## shrinkage-thresholding MALA for Bayesian variable selection

**A**mandine Shreck along with her co-authors Gersende Fort, Sylvain LeCorff, and Eric Moulines, all from Telecom Paristech, has undertaken to revisit the problem of large p small n variable selection. The approach they advocate mixes Langevin algorithms with trans-model moves with shrinkage thresholding. The corresponding Markov sampler is shown to be geometrically ergodic, which may be a première in that area. The paper was arXived in December but I only read it on my flight to Calgary, not overly distracted by the frozen plains of Manitoba and Saskatchewan. Nor by my neighbour watching Hunger Games II.)

**A** shrinkage-thresholding operator is defined as acting on the regressor matrix towards producing sparse versions of this matrix. (I actually had trouble picturing the model until Section 2.2 where the authors define the multivariate regression model, making the regressors a matrix indeed. With a rather unrealistic iid Gaussian noise. And with an unknown number of relevant rows, hence a varying dimension model. Note that this is a strange regression in that the regression coefficients are known and constant across all models.) Because the Langevin algorithm requires a gradient to operate, the log target is divided between a differentiable and a non-differentiable parts, the later accommodating the Dirac masses in the dominating measure. The new MALA moves involve applying the above shrinkage-thresholding operator to a regular Langevin proposal, hence moving to sub-spaces and sparser representations.

**T**he thresholding functions are based on positive part operators, which means that the Markov chain does not visit some neighbourhoods of zero in the embedding and in the sparser spaces. In other words, the proposal operates between models of varying dimensions without further ado because the point null hypotheses are replaced with those neighbourhoods. Hence it is *not* exactly simulating from the “original” posterior, which may be a minor caveat or not. Not if defining the neighbourhoods is driven by an informed or at least spelled-out choice of a neighbourhood of zero where the coefficients are essentially identified with zero. The difficulty is then in defining how close is close enough. Especially since the thresholding functions seem to all depend on a single number which does not depend on the regressor matrix. It would be interesting to see if the g-prior version could be developed as well… Actually, I would have also included a dose of g-prior in the Langevin move, rather than using an homogeneous normal noise.

**T**he paper contains a large experimental part where the performances of the method are evaluated on various simulated datasets. It includes a comparison with reversible jump MCMC, which slightly puzzles me: (a) I cannot see from the paper whether or not the RJMCMC is applied to the modified (thresholded) posterior, as a regular RJMCMC would not aim at the same target, but the appendix does not indicate a change of target; (b) the mean error criterion for which STMALA does better than RJMCMC is not defined, but the decrease of this criterion along iterations seems to indicate that convergence has not yet occured, since it does not completely level up after 3 10⁵ iterations.

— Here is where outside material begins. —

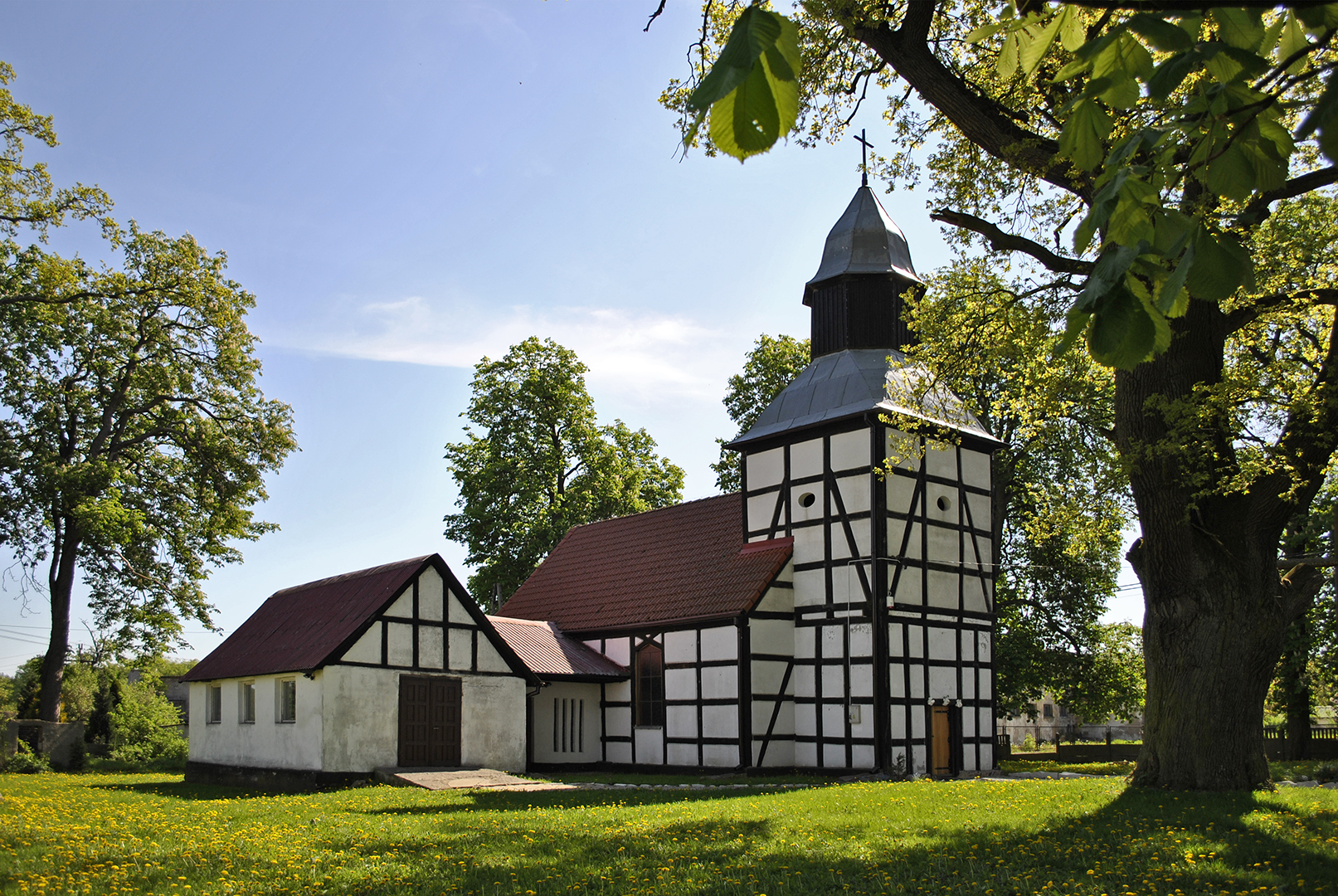 Siedlice - kościół pw. Niepokalanego Poczęcia NMP

**I** must have mentioned it in another earlier post, but I find somewhat ironical to see those thresholding functions making a comeback after seeing the James-Stein and smooth shrinkage estimators taking over the then so-called pre-test versions in the 1970’s (Judge and Bock, 1978) and 1980’s. There are obvious reasons for this return, moving away from quadratic loss being one.

April 18, 2014 at 2:40 pm

Dear Christian,

First of all we would like to thank you for the attention you paid to our paper and for all your fruitful remarks. This will be taken into consideration to write the next version of the article. However, we have several comments to clarify some details.

First, you say that because of the thresholding operator, the Shrinkage-Thresholding MALA algorithm does not sample exactly from the target distribution. This is true for the hard thresholding operator (Section 3.2) which avoids the shrinkage of all the active rows (but which cannot draw rows with a norm lower than a given threshold). The two other operators, namely the L2,1 proximal and the soft thresholding function, do not suffer from this flaw and propose new rows with norms as close to zero as needed. This is illustrated in Figure 1. Therefore, in the numerical section, both RJMCMC and STMALA target the right distribution.

In the numerical section, Figure 5 displays the error obtained when the algorithms are used to estimate the activation probabilities (defined in equation (18)). In addition, the ordinate axis of this figure (as well as the one of Figure 10 for example) is in logarithmic scale which explains why there is no plateau in the curves while the algorithms do converge.

Once again, many thanks for your remarks which will help us to write an improved version of the article.

Best regards,

Amandine Schreck and her co-authors.